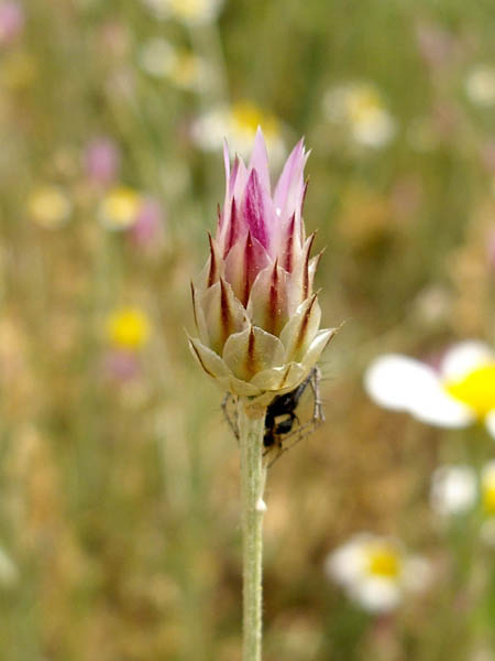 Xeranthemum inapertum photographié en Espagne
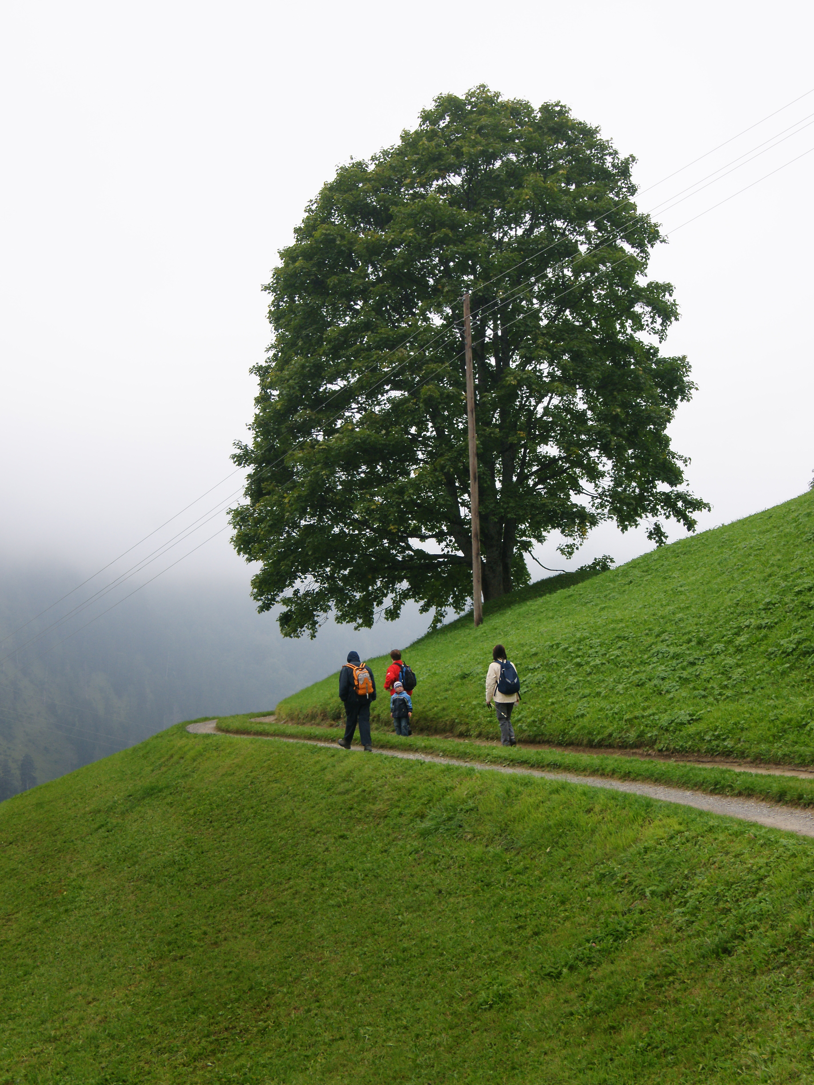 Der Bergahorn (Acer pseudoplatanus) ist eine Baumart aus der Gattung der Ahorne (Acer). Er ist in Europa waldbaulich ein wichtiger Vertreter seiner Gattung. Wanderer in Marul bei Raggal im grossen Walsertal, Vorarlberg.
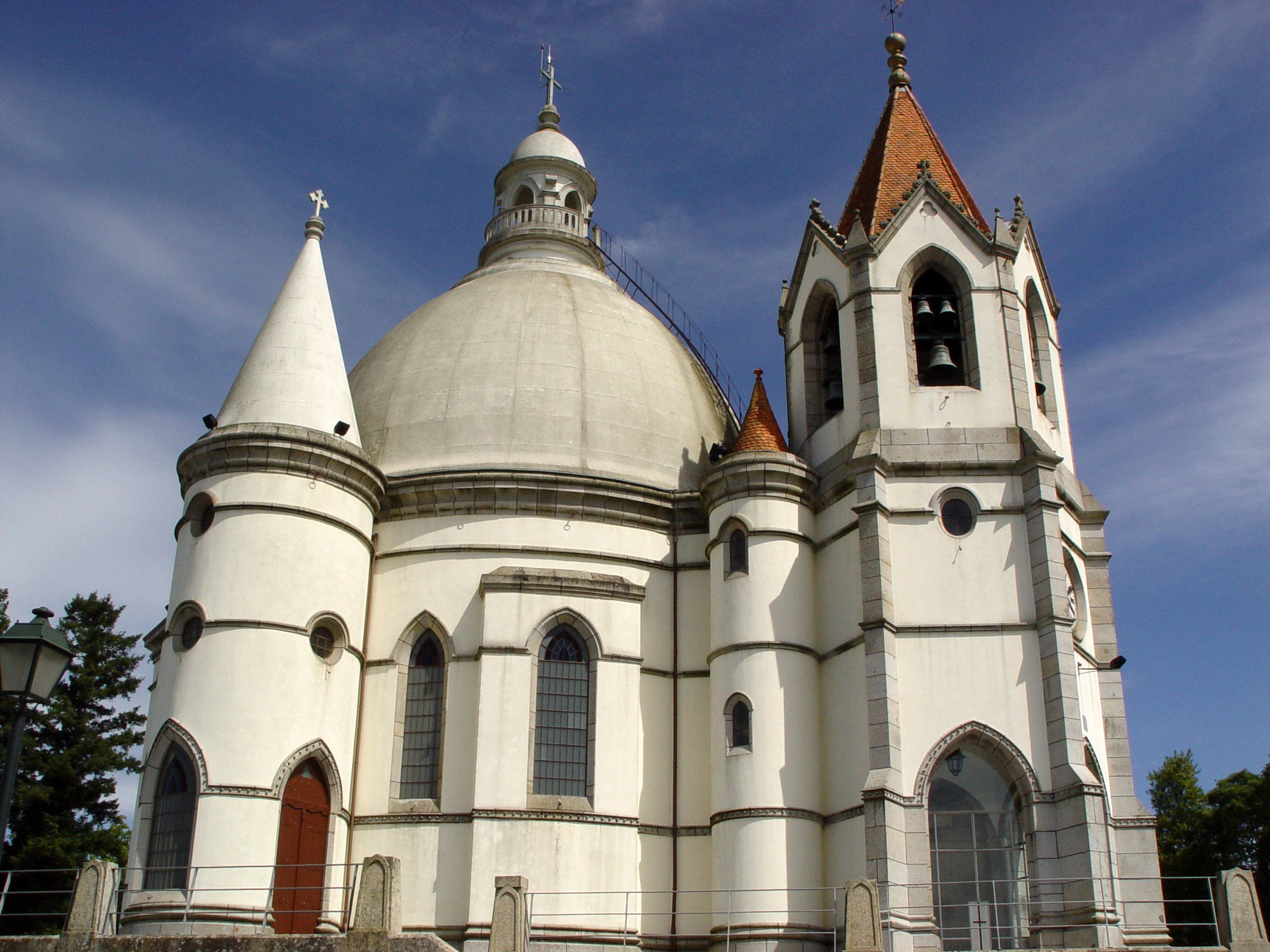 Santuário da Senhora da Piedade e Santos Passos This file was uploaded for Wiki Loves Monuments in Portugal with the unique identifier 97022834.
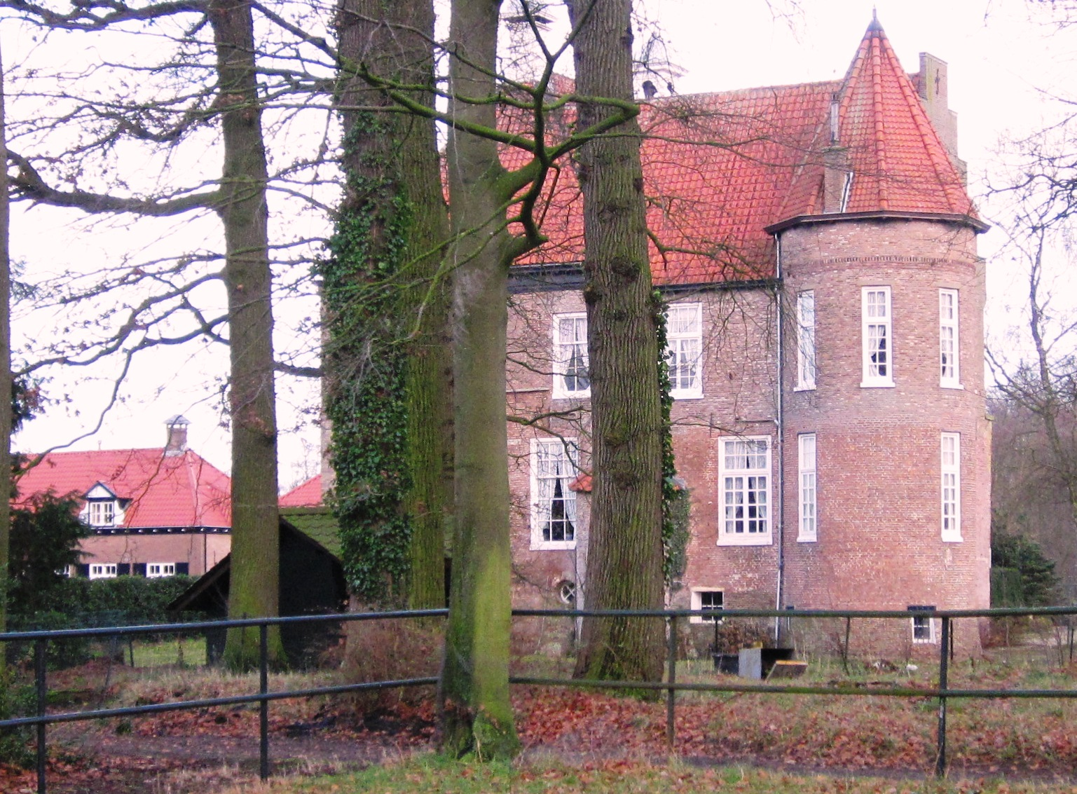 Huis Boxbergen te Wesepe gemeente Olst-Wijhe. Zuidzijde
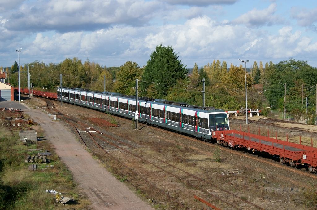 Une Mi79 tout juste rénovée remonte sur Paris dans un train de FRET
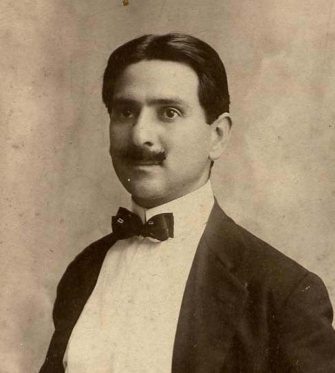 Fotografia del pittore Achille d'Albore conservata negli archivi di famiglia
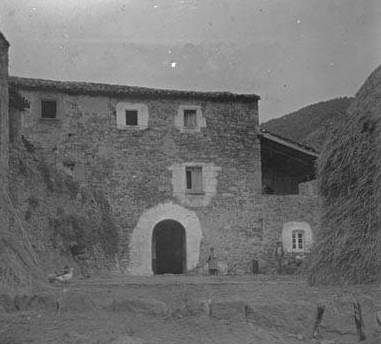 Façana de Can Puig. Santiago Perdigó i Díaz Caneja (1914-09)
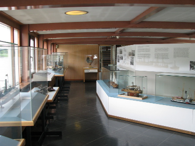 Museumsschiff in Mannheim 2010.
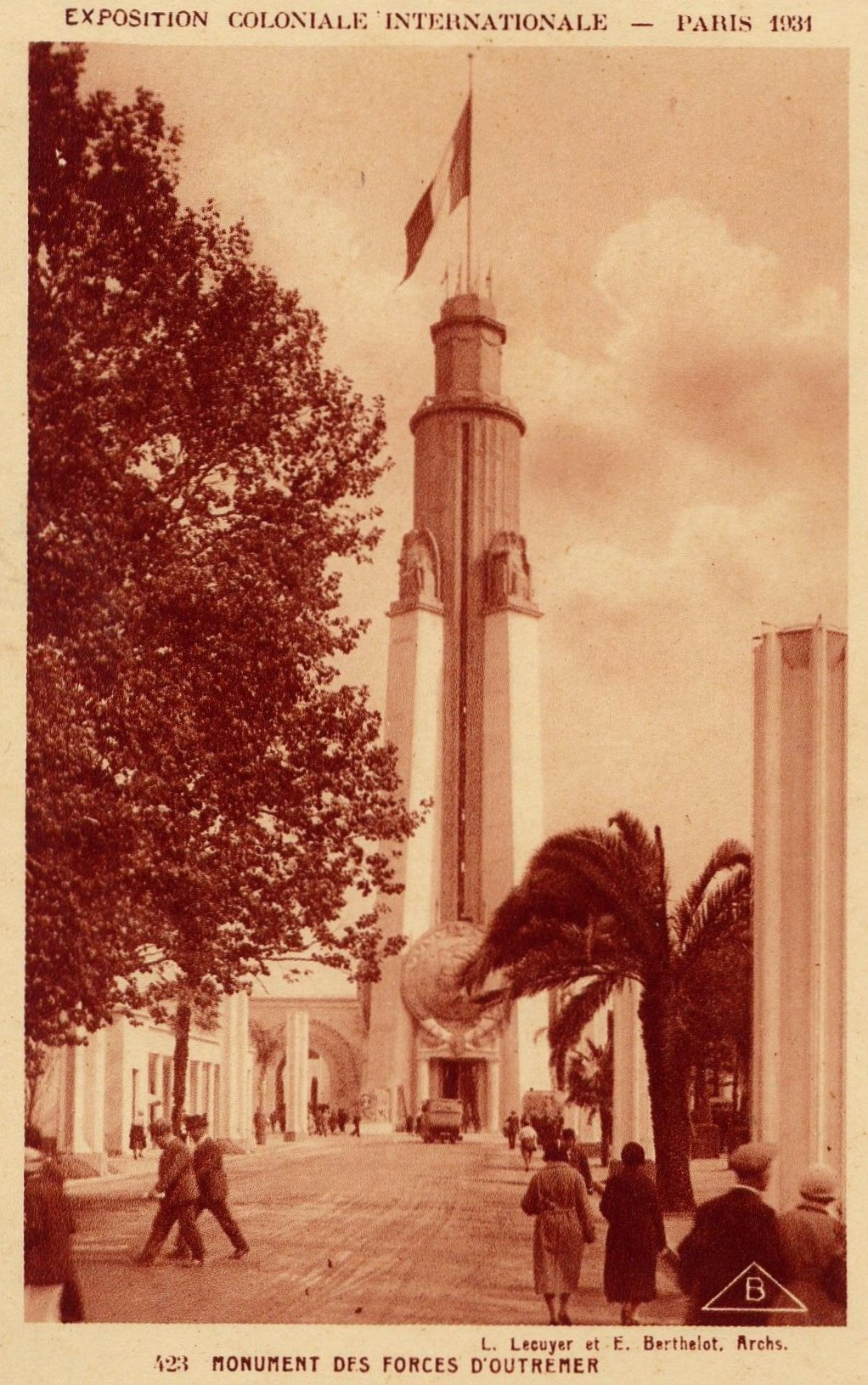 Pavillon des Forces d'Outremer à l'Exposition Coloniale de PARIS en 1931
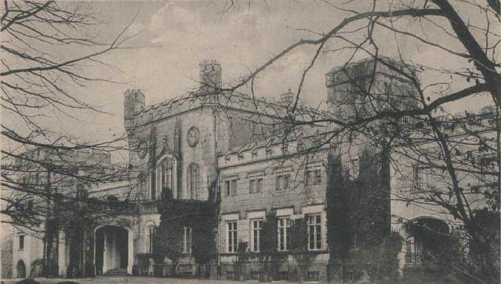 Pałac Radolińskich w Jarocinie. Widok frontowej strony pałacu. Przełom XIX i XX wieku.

☆ ☆ ☆ ☆

**WORK INSTRUCTION**: Leave the pictures out, and print every line of the listing exactly as written.

**ANSWER SPACE**:
 Xeranthemum inapertum photographié en Espagne
 Der Bergahorn (Acer pseudoplatanus) ist eine Baumart aus der Gattung der Ahorne (Acer). Er ist in Europa waldbaulich ein wichtiger Vertreter seiner Gattung. Wanderer in Marul bei Raggal im grossen Walsertal, Vorarlberg.
 Santuário da Senhora da Piedade e Santos Passos This file was uploaded for Wiki Loves Monuments in Portugal with the unique identifier 97022834.
 Huis Boxbergen te Wesepe gemeente Olst-Wijhe. Zuidzijde
 Une Mi79 tout juste rénovée remonte sur Paris dans un train de FRET
 Fotografia del pittore Achille d'Albore conservata negli archivi di famiglia
 Façana de Can Puig. Santiago Perdigó i Díaz Caneja (1914-09)
 Museumsschiff in Mannheim 2010.
 Pavillon des Forces d'Outremer à l'Exposition Coloniale de PARIS en 1931
 Pałac Radolińskich w Jarocinie. Widok frontowej strony pałacu. Przełom XIX i XX wieku.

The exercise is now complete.